A chemical cocktail shows promise for the production of muscle stem cells

A UCLA-led research team has identified a chemical cocktail that enables it to produce large numbers of muscle cells, which can self-renew and cause all types of skeletal muscle cells.

The progress could lead to the development of gas cell-based therapies for muscle loss or damage due to injury, age or disease. The research was published in Nature Biomedical Engineering.

Muscle stem cells are responsible for muscle growth, repair and regeneration after a lifelong injury. In fully grown adults, muscle stem cells are questionable -; they become inactive until they are called upon to deal with an injury by reproducing themselves and creating all the cell types necessary to repair damaged tissue.

But that renewable capacity decreases as people age; it can also be exacerbated by traumatic injuries and genetic diseases such as Duchenne muscular dystrophy.

Muscle gas-based therapies show a great deal of promise for promoting muscle regeneration, but conventional methods for generating specific muscle stem cells can take patients months. “

Song Li, Study Lead Author and Member of Eli and Edythe Broad Center of Regenerative Medicine and Stem Cell Research, UCLA

Li and his colleagues noted a chemical cocktail -; combination of the root extract forskolin and the small molecule RepSox -; that can effectively form large numbers of muscle cells within 10 days. In mouse studies, the researchers showed two possible ways to use the cocktail as a remedy.

The first method uses cells found in the skin called dermal myogenic cells, which have the potential to become muscle cells. The team found that manipulating dermal myogenic cells with the chemical cleavage led them to produce large numbers of muscle cells, which could then be transplanted. into wound material.

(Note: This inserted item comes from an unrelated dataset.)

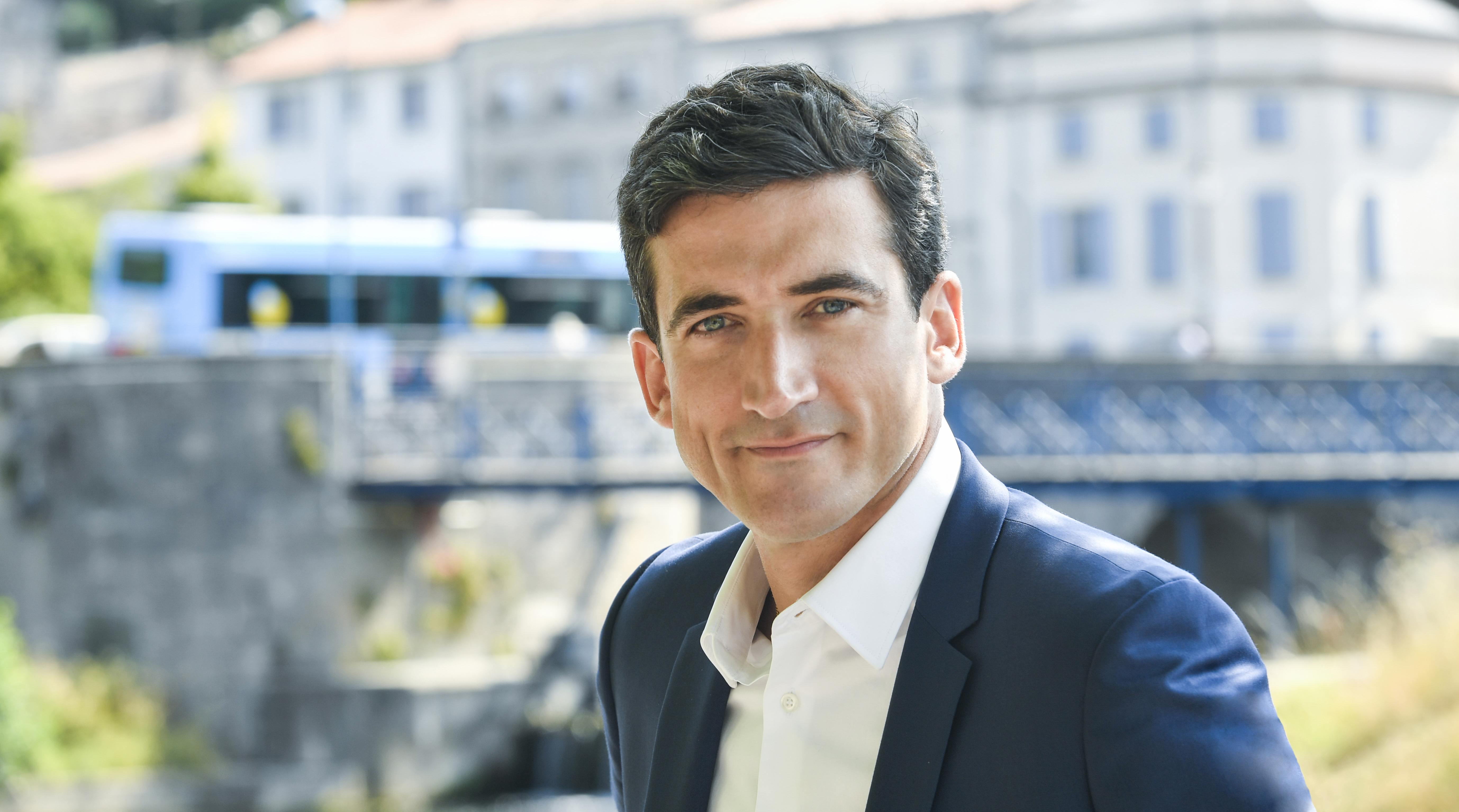 Portrait de Jérôme Baloge président de NiortAgglo

Li’s team tested this approach in three groups of mice with muscle injury: adult mice (8-weeks), elderly mice (18 months) and adult mice with a genetic mutation similar to the one caused by Duchenne in the people.

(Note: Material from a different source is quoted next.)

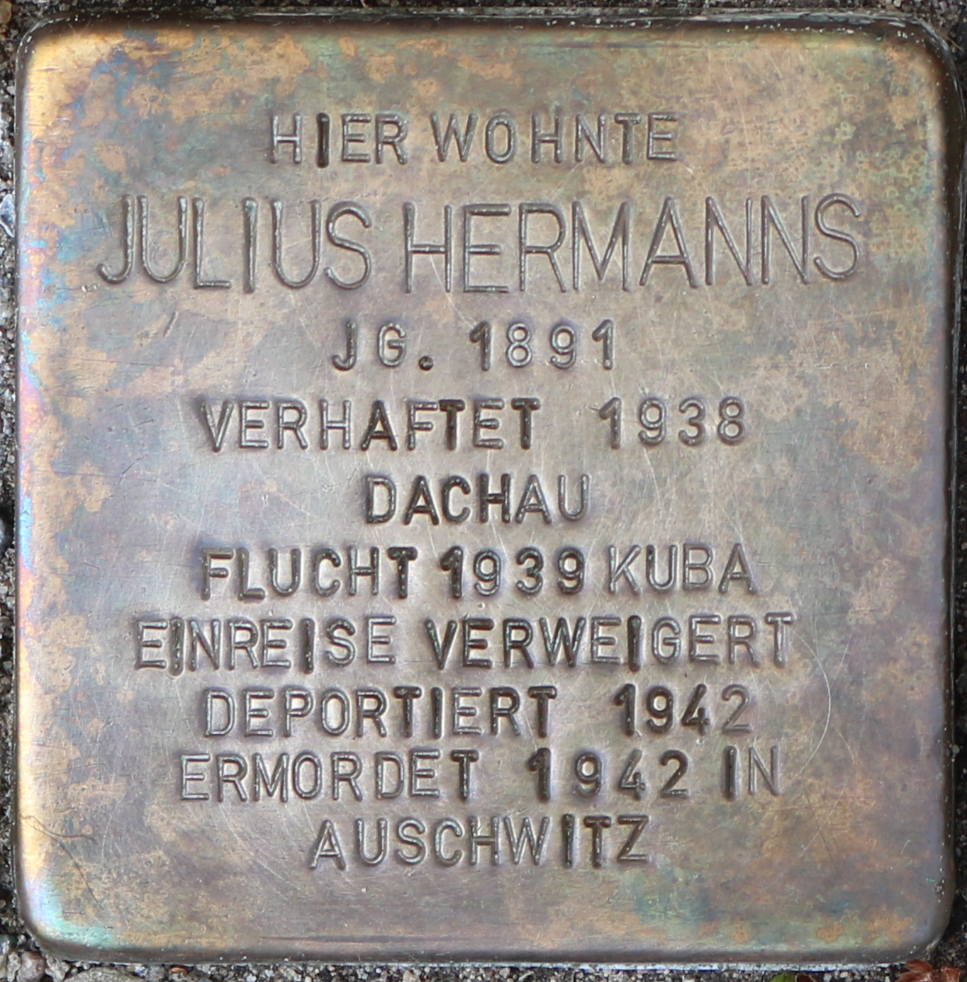 Stolperstein: Julius Hermanns (Blücherstraße 12), Mönchengladbach.

Four weeks after the cells were transplanted, the muscle stem cells were folded into the damaged muscle and muscle activity was enhanced in all three groups of mice.

For the second method, Li’s team used nanoparticles to deliver the chemical cocktail to damaged muscle tension. The nanoparticles, which are about one hundredth the size of a grain of sand, are made of the same material as removable surgical strips, and are designed to slowly release the chemicals during fracture down.

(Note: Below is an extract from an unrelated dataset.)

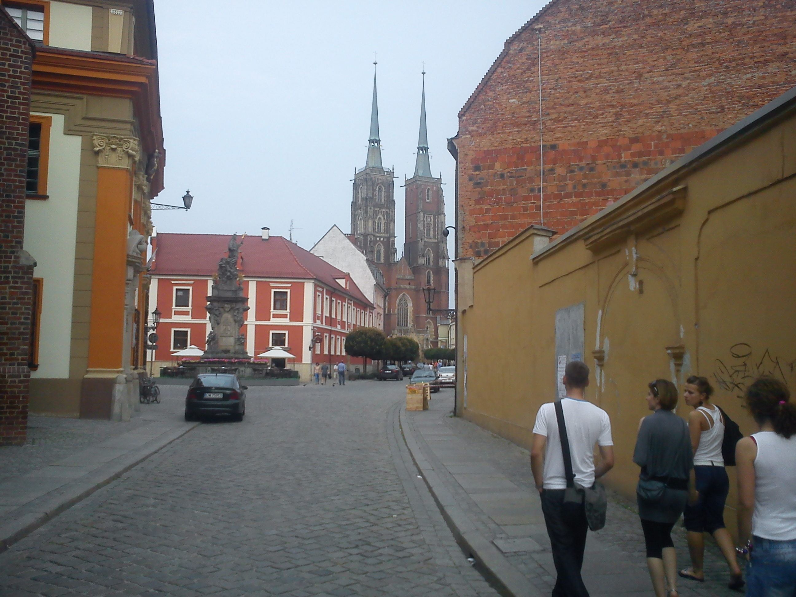 Katedra św. Jana Chrzciciela pl. Katedralny 1, Miasto Wrocław - Śródmieście

The second approach also produced a strong repair response in all three mouse types. When inserted into injured muscles, the nanoparticles migrated throughout the injured area and released the chemicals, which activated quiescent muscle gas cells to begin to divide.

While both methods were successful, the main advantage of the latter was that it eliminated the need for growth cells in the laboratory -; activity and regeneration of whole cell gas takes place inside the body.

The team was particularly surprised to find that the second method was effective even in older mice, regardless of how animals age, the surrounding environment and taking support muscle cells so effectively.

“Our chemical cocktail enabled muscle cells in older mice to overcome their harsh environment and trigger a strong repair response,” said Li, who is also chair of bioengineering at UCLA Samueli School of Engineering and senior professor of medicine at UCLA’s David Geffen School of Medicine.

In future studies, the research team will try to reproduce the results in human cells and monitor the effect of the treatment in animals for a longer period of time. The tests should help determine if one approach could be used as a one-time treatment for patients with severe injuries.

Li noted that one approach would not fix the genetic defect caused by Duchenne or other genetic muscular dystrophies. However, the team notes that muscle stem cells generated from healthy donor skin cells could be transplanted into a muscular dystrophy patient’s muscle -; as in the lungs -; which could extend their life and improve their quality of life.